WHAT TO PRODUCE: The material below should be copied line for line, please, with pictures omitted.
[Opening RECORDED DATA section]
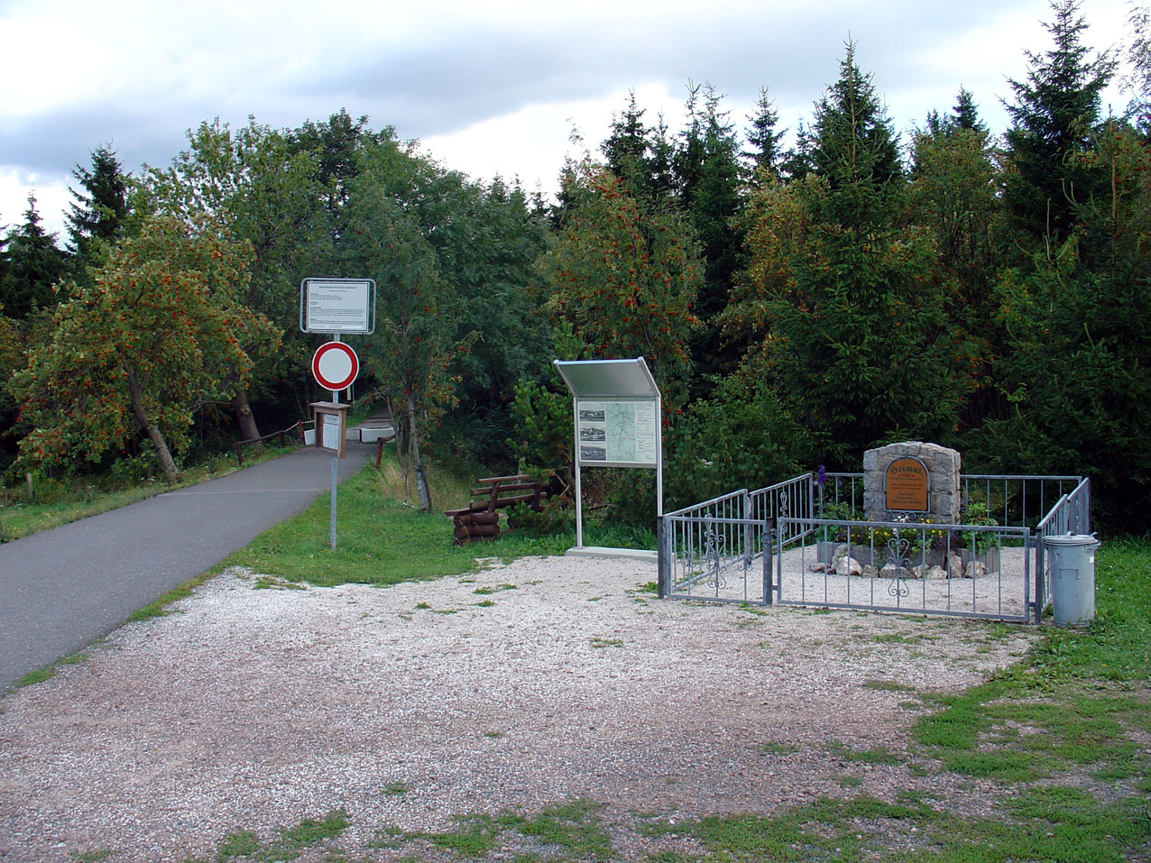 Gedenktafel und -Stein (Sudetendörfer) am Grenzübergang Fürstenau (memorial stone for ruined Sudeten German villages)
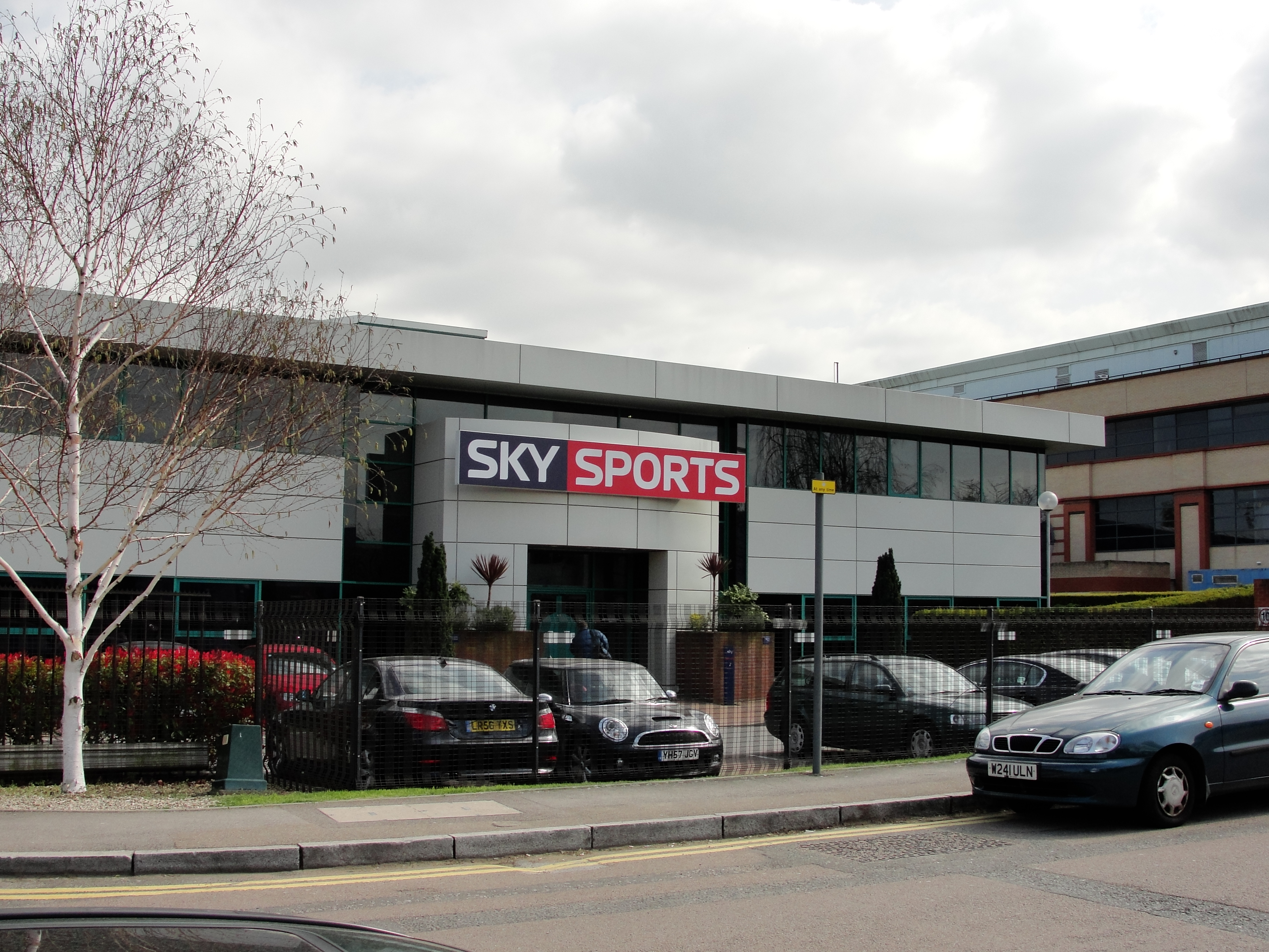 Sky Sports TV in Brentford
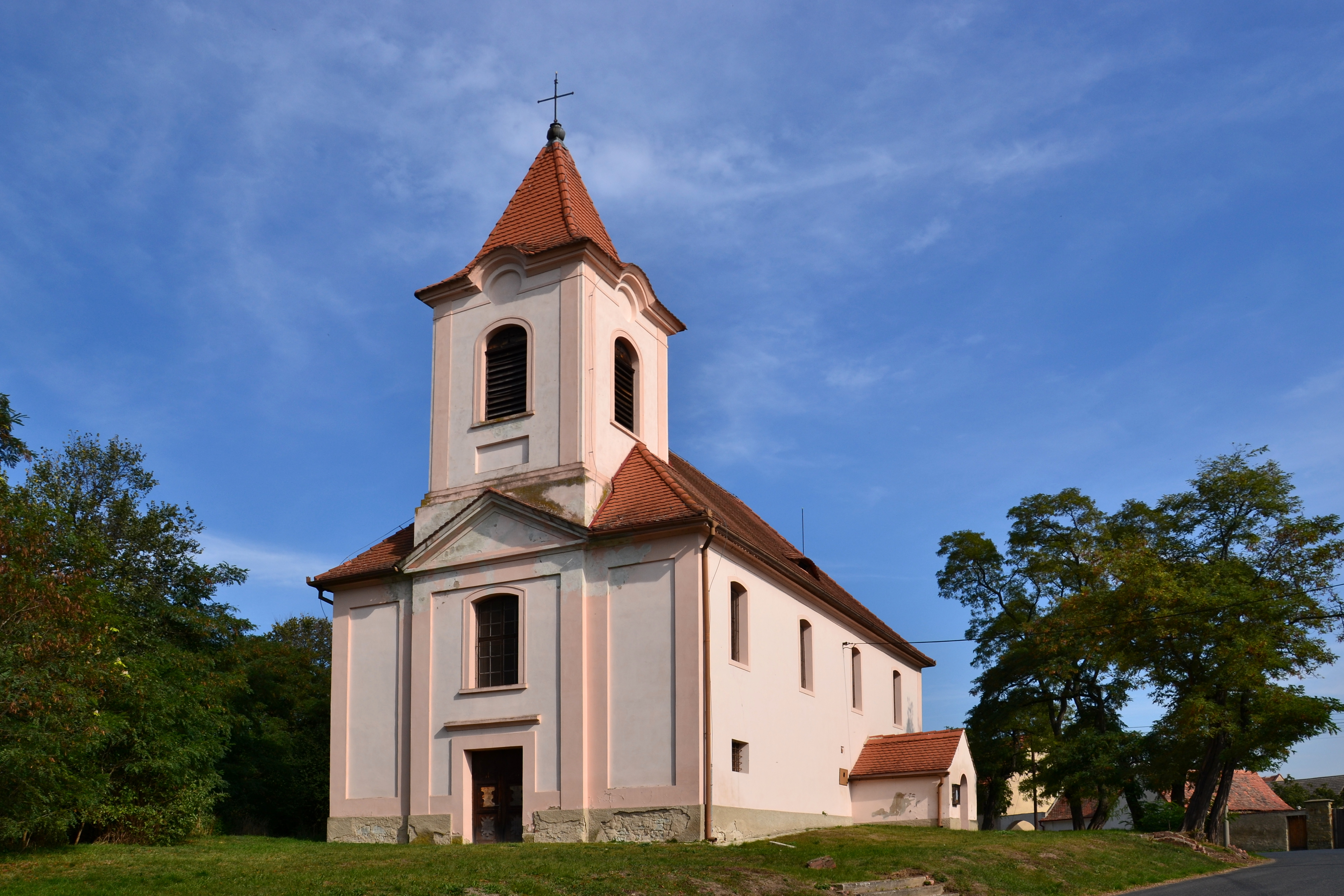 Kostel svatých Šimona a Judy, uprostřed obce, Hradiště (Postoloprty).
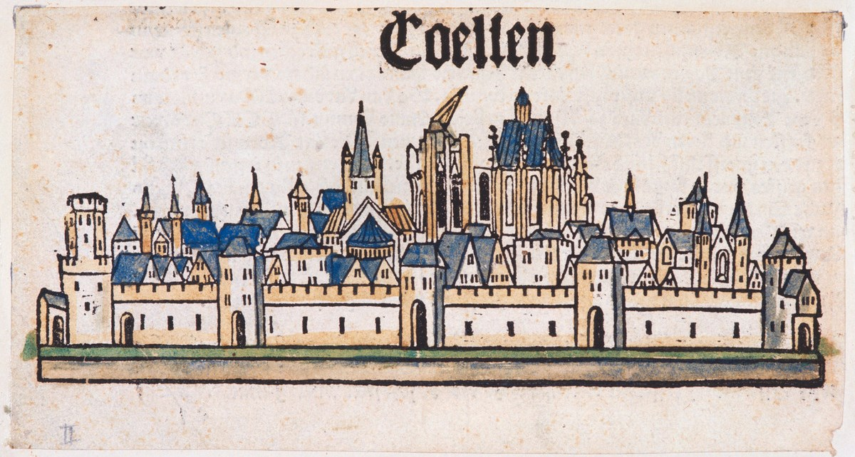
[Closing RECORDED DATA section]
RESPONSE TO THIS EXERCISE:
 Gedenktafel und -Stein (Sudetendörfer) am Grenzübergang Fürstenau (memorial stone for ruined Sudeten German villages)
 Sky Sports TV in Brentford
 Kostel svatých Šimona a Judy, uprostřed obce, Hradiště (Postoloprty).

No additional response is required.